» **EXERCISE REQUIREMENTS**
With the pictures omitted, print exactly the lines below, from the one containing "das Haus Lütge Brückstraße 2 in Dortmund" through the one containing "1º Master de", and nothing else.
(RECORDS PROVIDED begins)
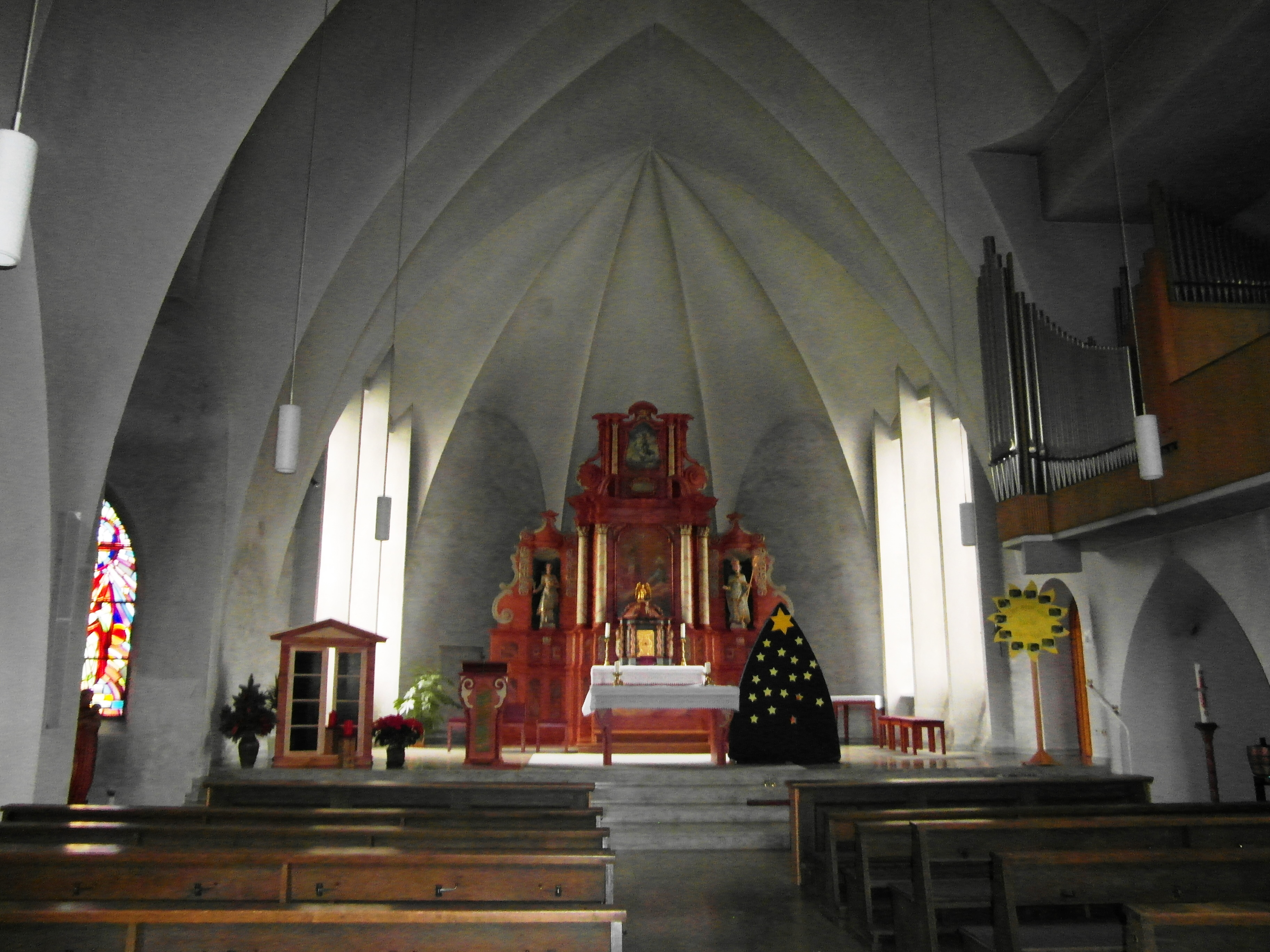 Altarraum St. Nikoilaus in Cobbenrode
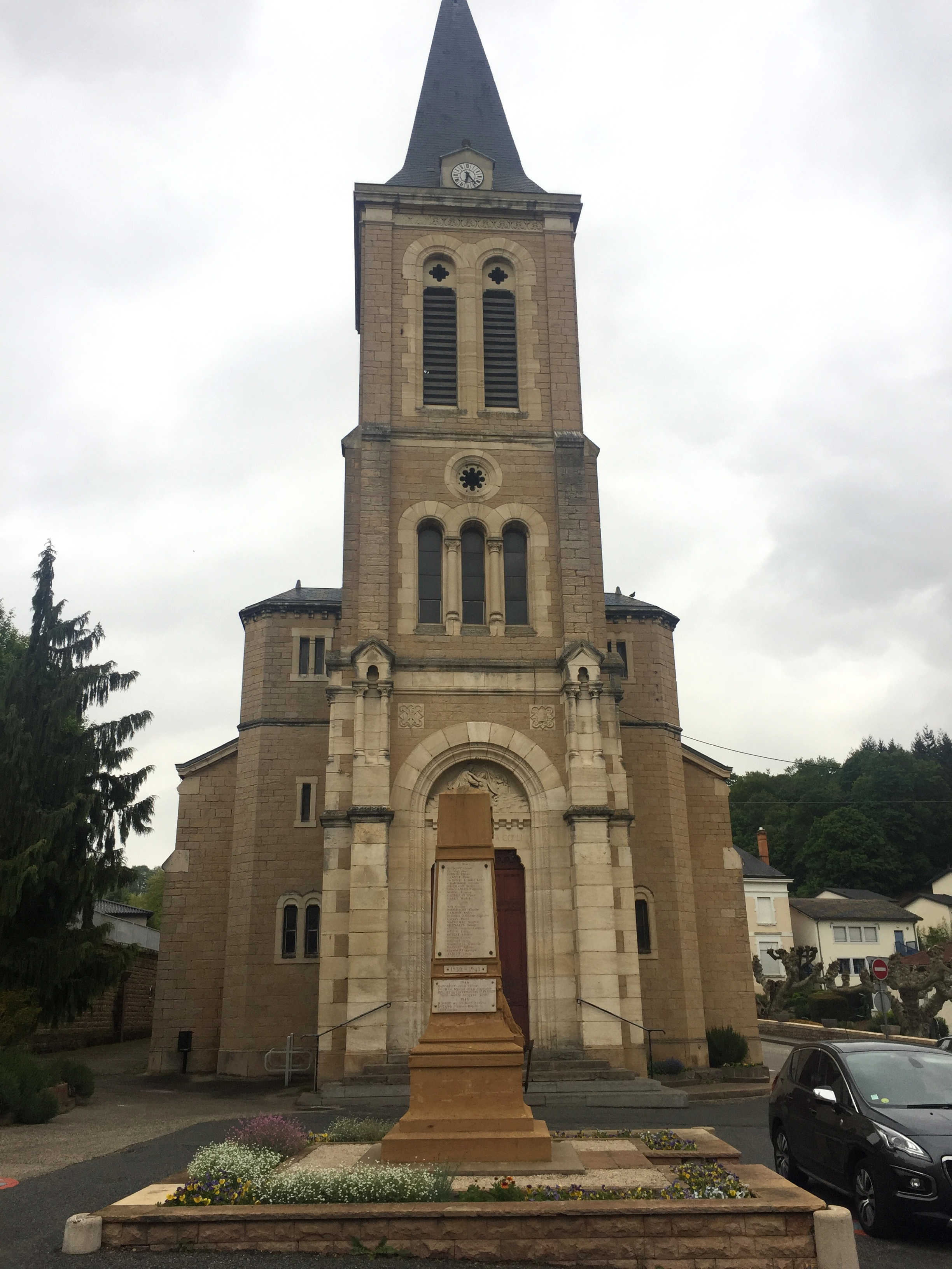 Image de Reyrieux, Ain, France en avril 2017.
(RECORDS PROVIDED ends)
(RECORDS PROVIDED begins)
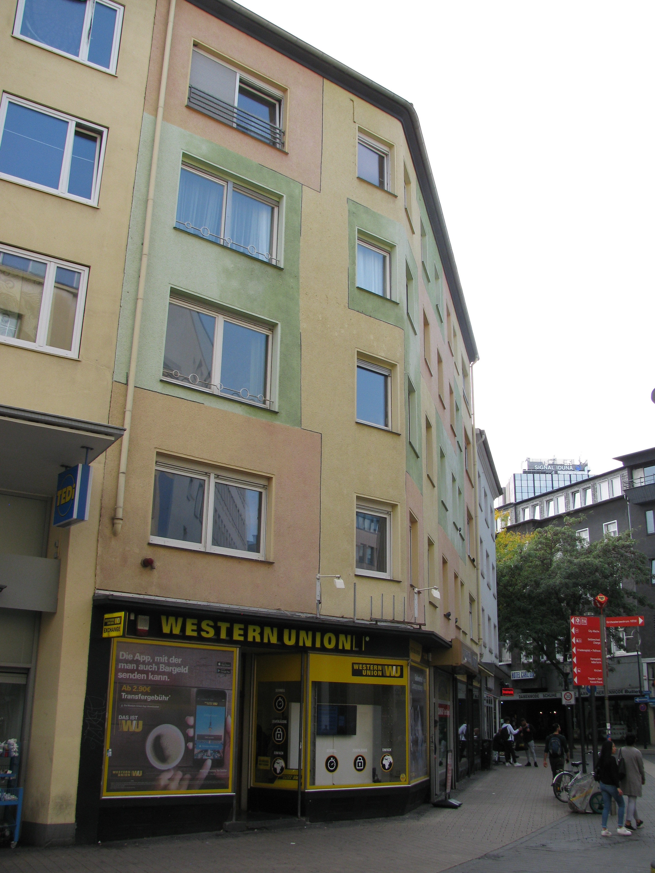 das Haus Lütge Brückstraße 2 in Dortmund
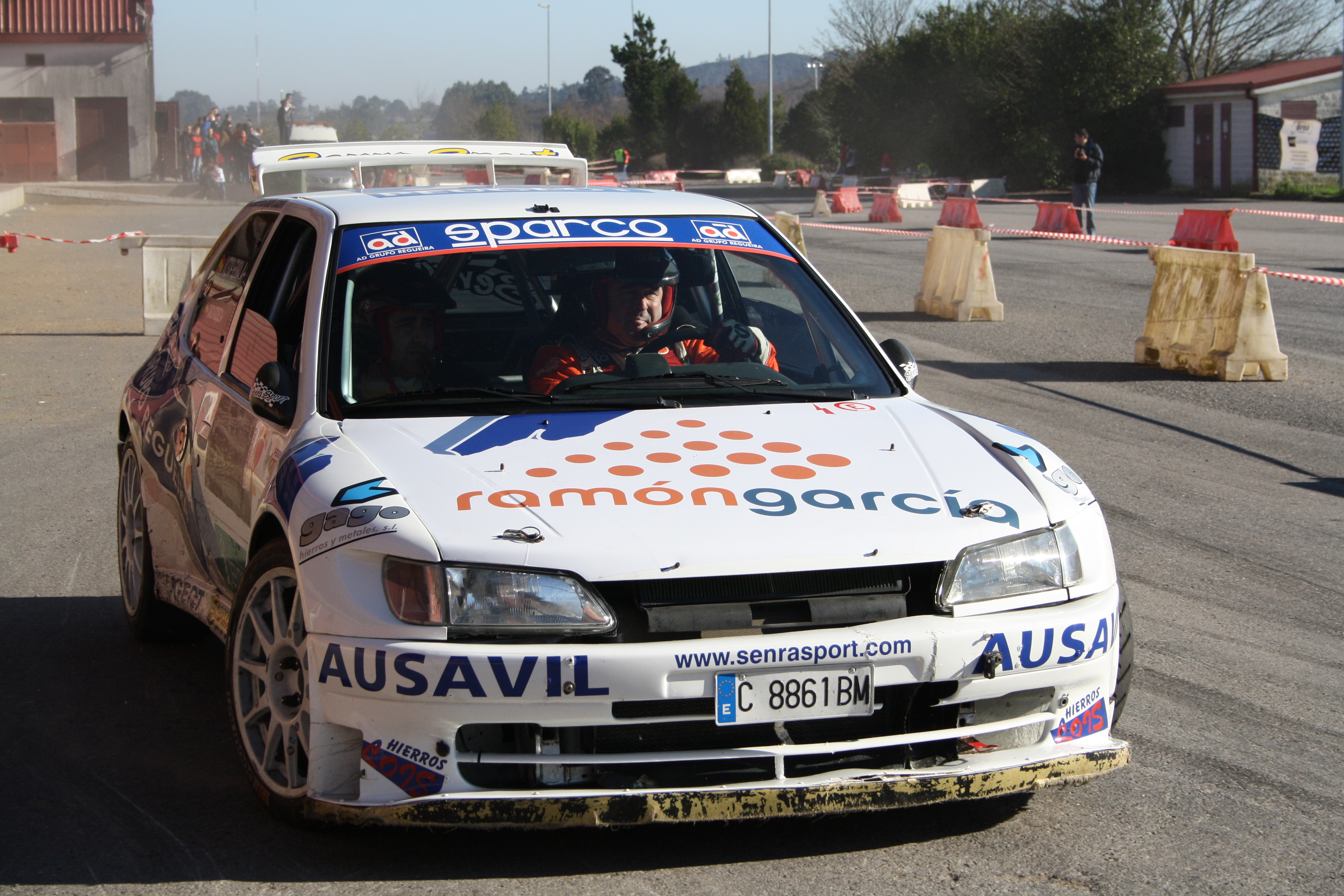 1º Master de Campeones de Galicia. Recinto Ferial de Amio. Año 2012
(RECORDS PROVIDED ends)
» **SOLUTION BELOW**
 das Haus Lütge Brückstraße 2 in Dortmund
 1º Master de Campeones de Galicia. Recinto Ferial de Amio. Año 2012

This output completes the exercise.